Prep:30min  ›  Cook:2hr  ›  Ready in:2hr30min 

  1. Remove the skin and fat from the duck breasts. Reserve 30 g (1 oz) of the fat, and discard the remainder together with the skin. Chop the meat. Set aside.
  2. Heat the oil in a large saucepan over a moderate heat. Stir in the leeks and garlic, then reduce the heat to low, cover and cook for 20 minutes.
  3. Meanwhile, preheat the oven to 180°C (350°F, gas mark 4). Line the bottom of a 450 g (1 lb) loaf tin with greaseproof paper. Finely grate the zest from the orange and set aside. Peel the orange, then cut half of it into slices; chop the other half and keep for the salsa. Decoratively arrange the bay leaves and orange slices on the bottom of the tin. Set aside.
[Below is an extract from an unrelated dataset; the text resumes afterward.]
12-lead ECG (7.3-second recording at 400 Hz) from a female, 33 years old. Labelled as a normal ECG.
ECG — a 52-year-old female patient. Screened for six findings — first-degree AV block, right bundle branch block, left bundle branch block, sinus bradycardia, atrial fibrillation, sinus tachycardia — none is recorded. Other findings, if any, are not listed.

  4. Bring a saucepan of water to the boil. Add the beans and, when the water returns to the boil, blanch for 2 minutes. Drain and refresh under cold water. Pat dry and set aside.
  5. Place the chopped duck breasts, reserved duck fat, orange zest, thyme and brandy in a food processor and pulse until well blended to a paste-like consistency. When the leeks have finished cooking, add them to the processor and pulse again once or twice, but do not blend them in too much. Season with a little salt and pepper.
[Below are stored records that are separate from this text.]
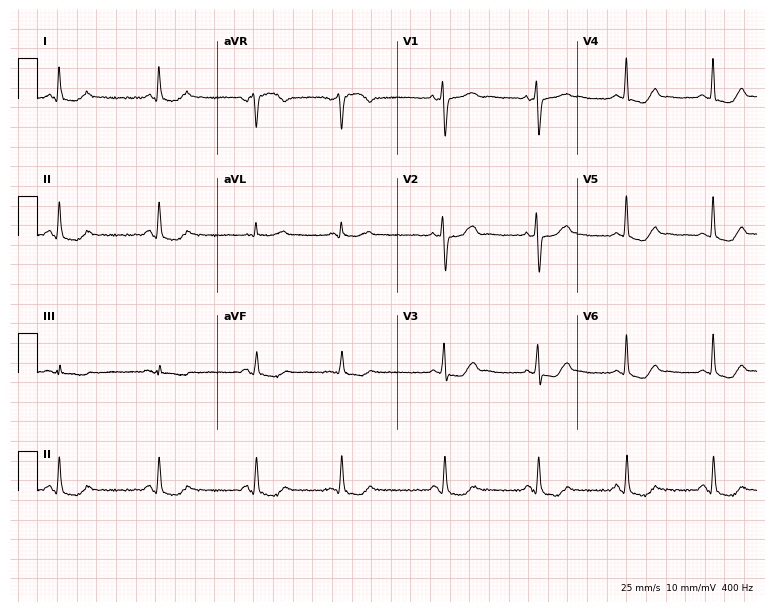
12-lead ECG from a woman, 60 years old. No first-degree AV block, right bundle branch block (RBBB), left bundle branch block (LBBB), sinus bradycardia, atrial fibrillation (AF) or sinus tachycardia recorded for this tracing.
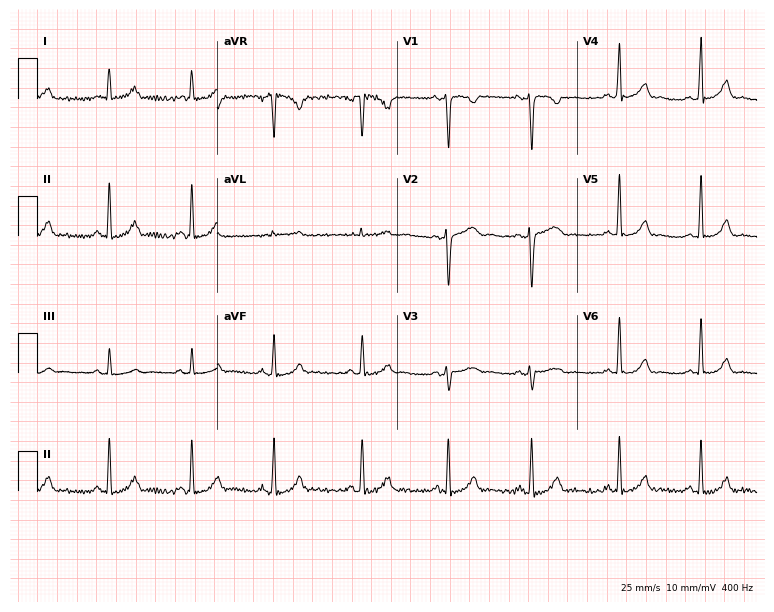
Standard 12-lead ECG recorded from a woman, 25 years old (7.3-second recording at 400 Hz). Read as a normal ECG.
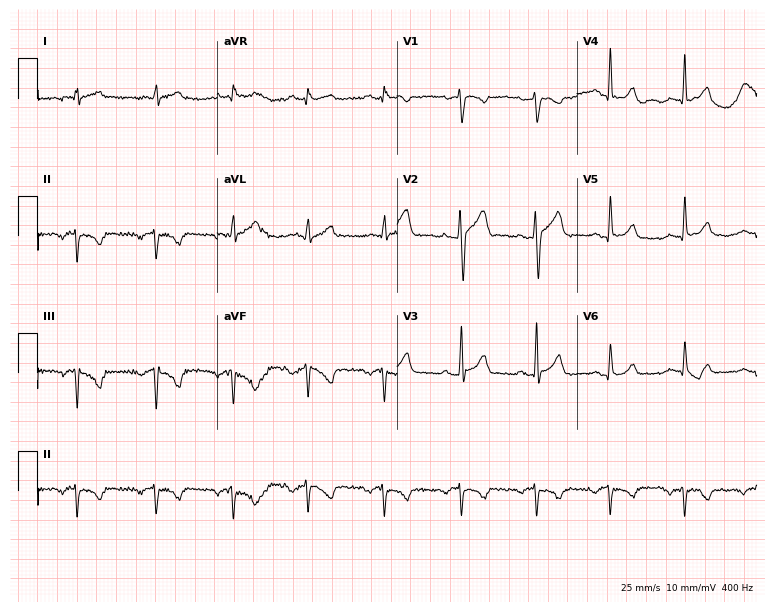
ECG (7.3-second recording at 400 Hz) — a male patient, 32 years old. Screened for six findings — first-degree AV block, right bundle branch block (RBBB), left bundle branch block (LBBB), sinus bradycardia, atrial fibrillation (AF), sinus tachycardia — none is recorded. Other findings, if any, are not listed.
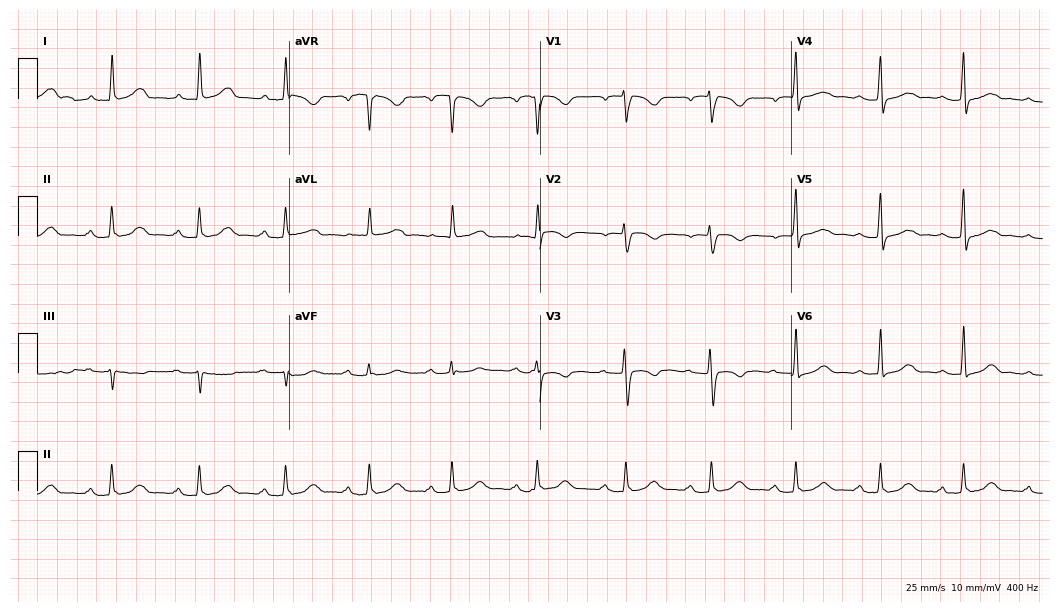
ECG — a 64-year-old female. Findings include first-degree AV block.

  6. Spoon half of the duck mixture into the prepared loaf tin, taking care not to disturb the orange slices and bay leaves. Pack down and smooth the surface. Arrange the beans in a single layer on top, laying them lengthways. Top with the remaining duck mixture and smooth the surface.
  7. Cover the loaf tin with foil. Place it in a roasting tin and pour in enough hot water to come halfway up the side of the loaf tin. Bake for 1 1/2 hours or until the juices run clear when the terrine is pierced with a knife.
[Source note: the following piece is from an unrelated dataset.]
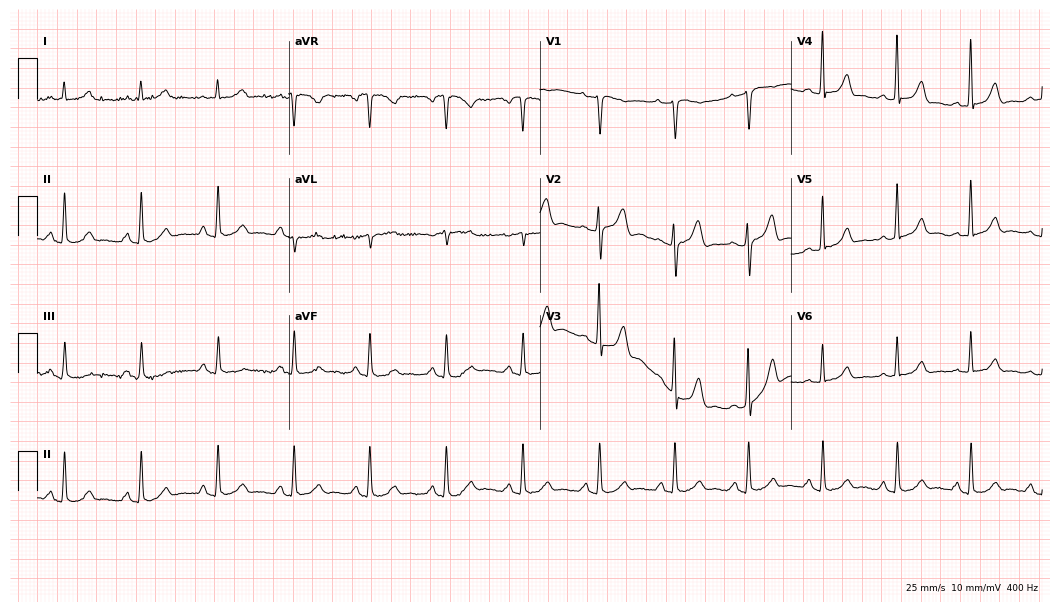
12-lead ECG from a 63-year-old man. Recorded interpretation: within normal limits.
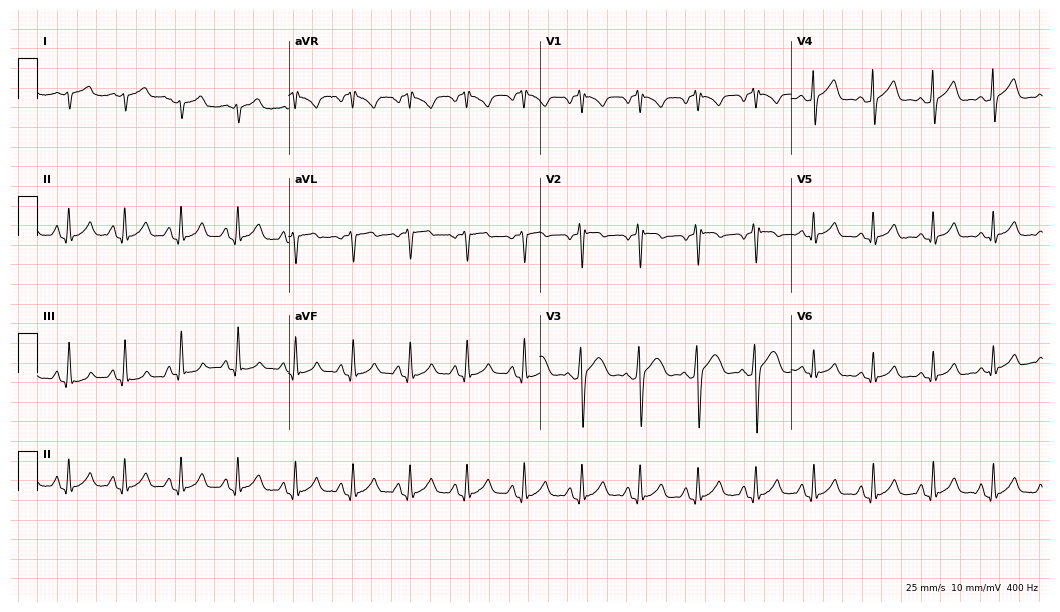
12-lead ECG from a male patient, 30 years old (10.2-second recording at 400 Hz). Shows sinus tachycardia (a sinus rate of 100 beats per minute or more).

  8. Remove the loaf tin from the roasting tin. Place a piece of card, cut to fit, directly on top of the terrine and weight it down. Leave until cold, then chill for at least 12 hours.
  9. To make the salsa, put the plums into a bowl with the ginger, orange juice and nutmeg to taste. Add the reserved chopped orange. Cover and chill until 15 minutes before serving.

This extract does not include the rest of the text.